Halbiertes Wirtschaftswachstum, niedrigste Inflation seit anderthalb Jahren: Schwache Konjunkturdaten aus der Euro-Zone machen eine baldige Zinssenkung durch die Europäische Zentralbank (EZB) wahrscheinlicher. Das Bruttoinlandprodukt (BIP) legte zwischen April und Juni nur noch um 0,2 Prozent zum Vorquartal zu, wie das Statistikamt Eurostat am Mittwoch in einer Schnellschätzung mitteilte.
Zu Jahresbeginn war das Plus mit 0,4 Prozent noch doppelt so hoch. Details nannten die Statistiker nicht, doch dürften die maue Weltkonjunktur, Handelskonflikte und Risiken wie der Brexit sowohl die Exporte als auch die Investitionen belastet haben.
Mario Draghi dürfte Massnahmen beschliessen
Die Inflationsrate in der Euro-Zone entfernt sich zugleich von der EZB-Zielmarke von zwei Prozent. Im Juli sank sie mit 1,1 Prozent auf den tiefsten Stand seit Februar 2018. Im Juni hatte der Wert noch bei 1,3 Prozent gelegen.
Damit dürfte EZB um ihren scheidenden Chef Mario Draghi im September ihre Geldpolitik weiter lockern. Dabei werden mehrere Optionen geprüft - von der Wiederaufnahme von Anleihekäufen bis hin zu höheren Strafzinsen für Geld, das Banken bei der EZB parkieren. Das soll billiges Geld in die Wirtschaft drücken, um Investitionen und Konsum anzuregen, was wiederum Wachstum und Inflation anschieben soll.
«Nur noch im Schneckentempo»
«Der Schwung ist weg: Für die europäische Wirtschaft geht es bis auf weiteres nur noch im Schneckentempo aufwärts», kommentierte KfW-Ökonomin Stephanie Schoenwald das nachlassende Wachstum. «Die globale Abkühlung ist in vollem Gange; die handels- und geopolitischen Konflikte brodeln weiter.»
Neue geldpolitische Impulse allein dürften daran aber nicht viel ändern.

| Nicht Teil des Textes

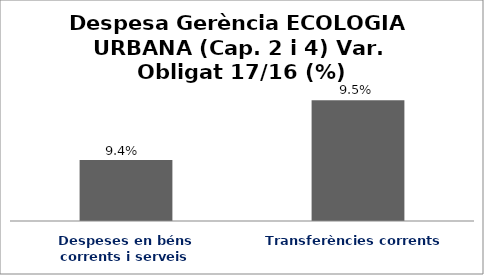
| Category | Series 0 |
|---|---|
| Despeses en béns corrents i serveis | 0.094 |
| Transferències corrents | 0.095 |
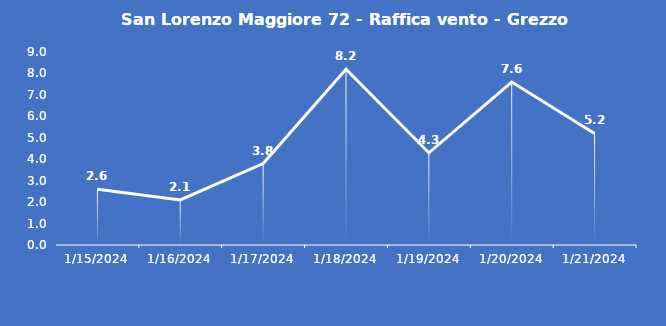
| Category | San Lorenzo Maggiore 72 - Raffica vento - Grezzo (m/s) |
|---|---|
| 1/15/24 | 2.6 |
| 1/16/24 | 2.1 |
| 1/17/24 | 3.8 |
| 1/18/24 | 8.2 |
| 1/19/24 | 4.3 |
| 1/20/24 | 7.6 |
| 1/21/24 | 5.2 |
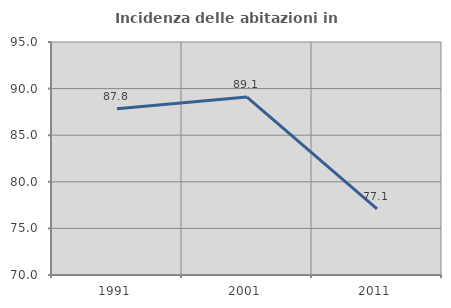
| Category | Incidenza delle abitazioni in proprietà  |
|---|---|
| 1991.0 | 87.838 |
| 2001.0 | 89.091 |
| 2011.0 | 77.083 |
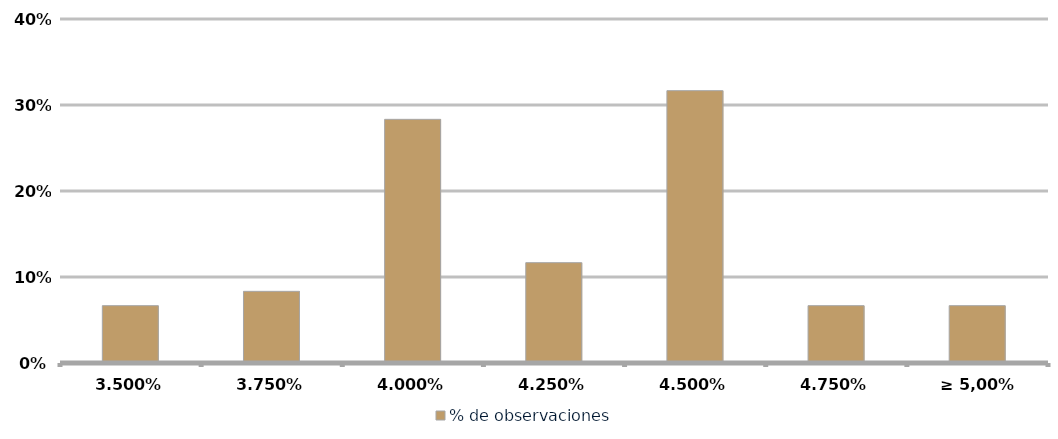
| Category | % de observaciones  |
|---|---|
| 3.50% | 0.067 |
| 3.75% | 0.083 |
| 4.00% | 0.283 |
| 4.25% | 0.117 |
| 4.50% | 0.317 |
| 4.75% | 0.067 |
| ≥ 5,00% | 0.067 |
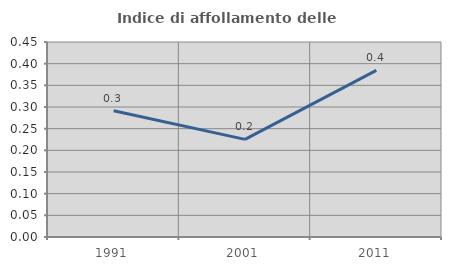
| Category | Indice di affollamento delle abitazioni  |
|---|---|
| 1991.0 | 0.292 |
| 2001.0 | 0.225 |
| 2011.0 | 0.385 |
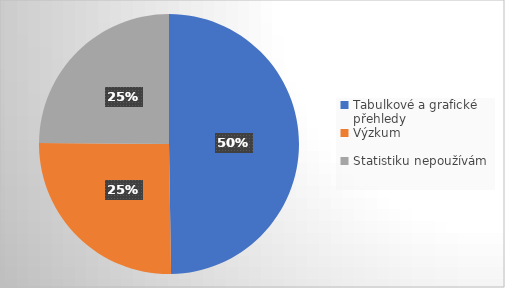
| Category | Series 0 |
|---|---|
| Tabulkové a grafické přehledy | 98 |
| Výzkum | 50 |
| Statistiku nepoužívám | 49 |
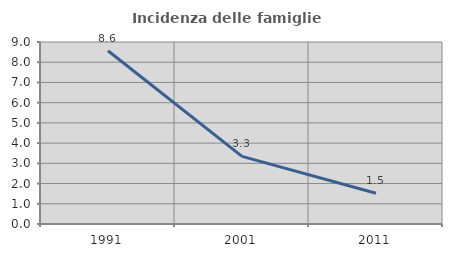
| Category | Incidenza delle famiglie numerose |
|---|---|
| 1991.0 | 8.565 |
| 2001.0 | 3.344 |
| 2011.0 | 1.522 |

Commerzbank-Ökonom Marco Wagner geht davon aus, dass sich die Inflation nicht zuletzt wegen der mauen Konjunktur vorerst nicht der Zwei-Prozent-Marke annähern wird. «Aus diesen Gründen dürfte die EZB im September die geldpolitischen Schleusen öffnen», ist er sich sicher.
Spanien hängt Deutschland und Frankreich ab
Während die nach Deutschland zweitgrösste Euro-Volkswirtschaft Frankreich im Frühjahrsquartal ebenfalls um 0,2 Prozent wuchs, ging es in Spanien um 0,5 Prozent bergauf. In Italien stagnierte die Wirtschaft hingegen. Daten für Deutschland werden erst am 14. August vorgelegt. Das Berliner DIW-Institut erwartet «kaum mehr als eine Stagnation», die Commerzbank rechnet sogar mit einem Minus.
Trotz der Konjunkturabkühlung läuft es am Jobmarkt in der Währungsunion aber noch rund. Im Juni fiel die Arbeitslosenquote auf den tiefsten Stand seit elf Jahren. Der um jahreszeitliche Schwankungen bereinigte Wert lag bei 7,5 Prozent. Demnach waren knapp 12,4 Millionen registrierte Menschen im Euroraum auf Jobsuche – dies waren 45’000 weniger als im Vormonat und 1,032 Millionen weniger als vor einem Jahr.
Das dürfte den privaten Konsum stützen und einen stärkere Eintrübung der Konjunktur vorerst verhindern.